Habitat and behavior
Symbiotic association: Fungus grows in a sheltered environment tended to by the larvae, in return, the larvae flourish and feed on the fungal farms.
Wood boring activities occur primarily in the larval stage, larvae found in both sapwood and heartwood.
Pestiferous: Lymexylon, Hylecoetus, and Melittomma to forest trees like Chestnut, Poplar, and Oaks. Some species are pests, killing live trees and damaging timber structures such as houses and ships.
There are 37 species in 7 genera, including:
- The ship timber beetle, Lymexylon navale
- 2 species located in Eastern US and Canada include: the sapwood timberworm Elateroides lugubris (Say)
- The chestnut timberworm, Melittomma sericeum
Reproduction in Hylecoetus dermestoides
This species has evolved a very interesting relationship with the yeast-like fungus, Endomyces hylecoeti.

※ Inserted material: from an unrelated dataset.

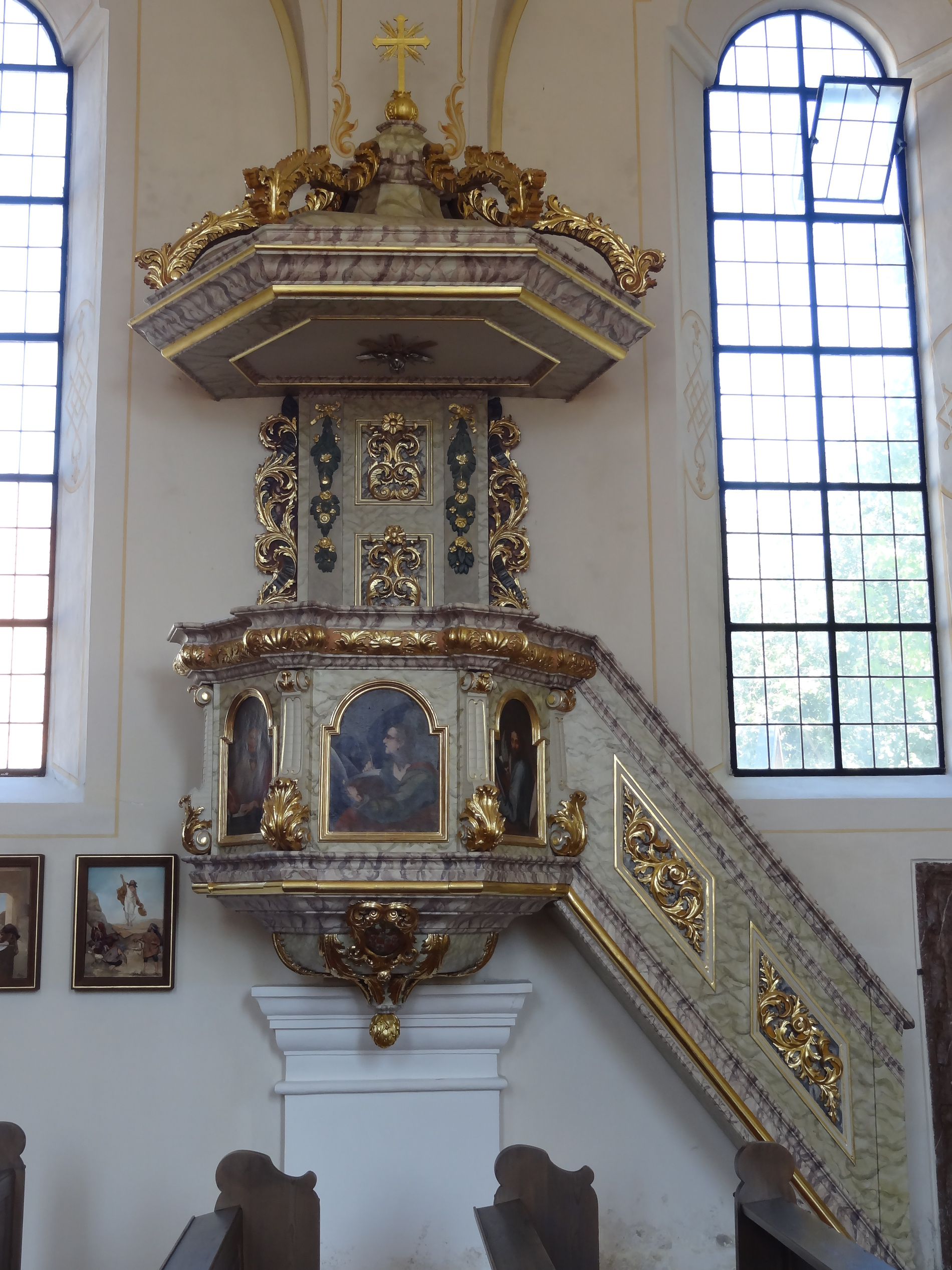 Barocke Kanzel der kath. Pfarrkirche St. Johann Baptist in Binabiburg (Gde. Bodenkirchen, Lkr. Landshut, Bayern)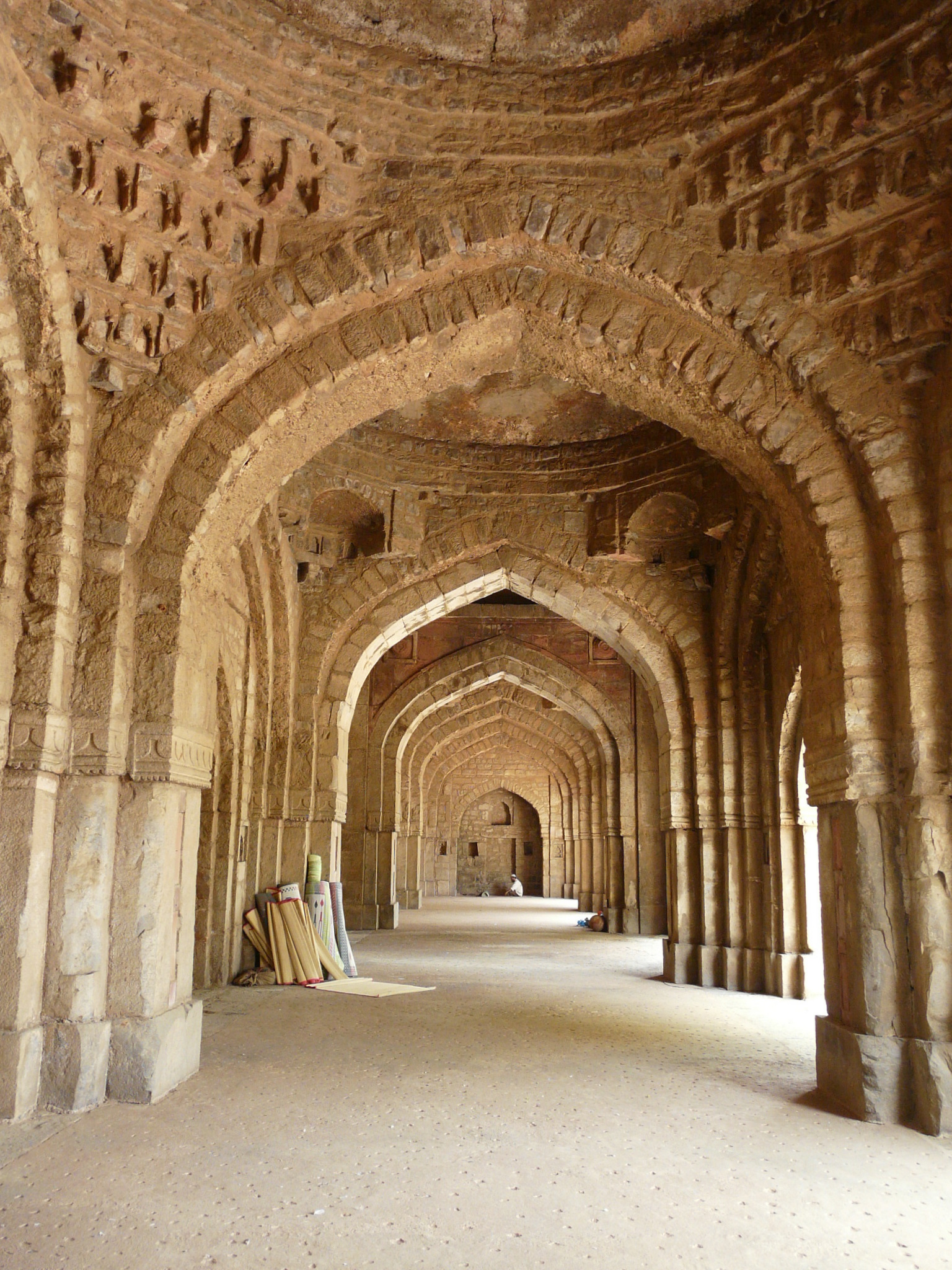 Jamali Kamali mosque interior

Every egg the female lays is coated with fungal spores from a pouch near her ovipositor. The larvae hatch and collect some of the spores by staying close to their egg shells for a while before tunnelling into the wood. The fungi grows on the walls of the tunnel the larvae make and it is this the young eat rather than the wood. The fungi requires a good flow of air, so the larvae keep their tunnel free of any debris.
Lymexylidae contains the following genera:
- Arractocetus Kurosawa, 1985
- Atractocerus Palisot de Beauvois, 1801
- Australymexylon Wheeler, 1986
- Elateroides Schaeffer, 1766
- Fusicornis Philippi, 1866
- Lymexylon Fabricius, 1775
- Melittomma Murray, 1867
- Melittommopsis Lane, 1955
- Protomelittomma Wheeler, 1986
- Urtea Paulus, 2004
Adult morphology: 5–40 mm long; elongate to slender, parallel-sided, vestiture consisting of fine setae; conspicuously necked to not necked; somewhat waisted. Head short, typically narrowed behind large protruding eyes forming a slight neck; surface punctate, with or without epicranial pit; Antennae short 11-segmented, filiform/serrate, often sexually dimorphic. Maxillary palpi 4-segmented, simple in most females, and with apical segment modified into a complex flabellate or plumose organ in males-palporgan. Tarsi 5-5-5 with legs slender, moderately long. Hind-leg coxae extending laterally to meet the elytra (Lymexylon), or not markedly extended laterally (Hylecoetus). Elytra individually tapered to their apices to not individually tapered; fairly short, exposing several terminal abdominal 1-3 tergites; all articulated and moveable. Wings with fairly complete venation, radial cell short or absent
Immature Morphology: Whitish-yellow, elongate, thin, cylindrical with short but well developed legs Prognathous, stemmata absent or present, may have eye spots Abdominal modifications found in older larvae
Superfamily Lymexyloidea currently within Series Cucujoidea. The internal phylogeny not been clearly understood/completed by experts. Morphological data puts it inside Tenebrionoidea, and molecular data as sister to Tenebrionoidea.
- Arnett, Ross H., et al., eds. American Beetles: Polyphaga: Scarabaeoidea through Curculionoidea. Vol. 2. CRC Press, 2002: 261-262. EBSCO printed on Sept. 21,2013.
- Casari, S.A. and Albertoni, F.F., (2013). First Instar Larva of Atractocerus Brasiliensis (Lepeletier & Audinet-Serville, 1825)(Lymexylidae, Atractocerinae). Volume 53(27): 359‑372.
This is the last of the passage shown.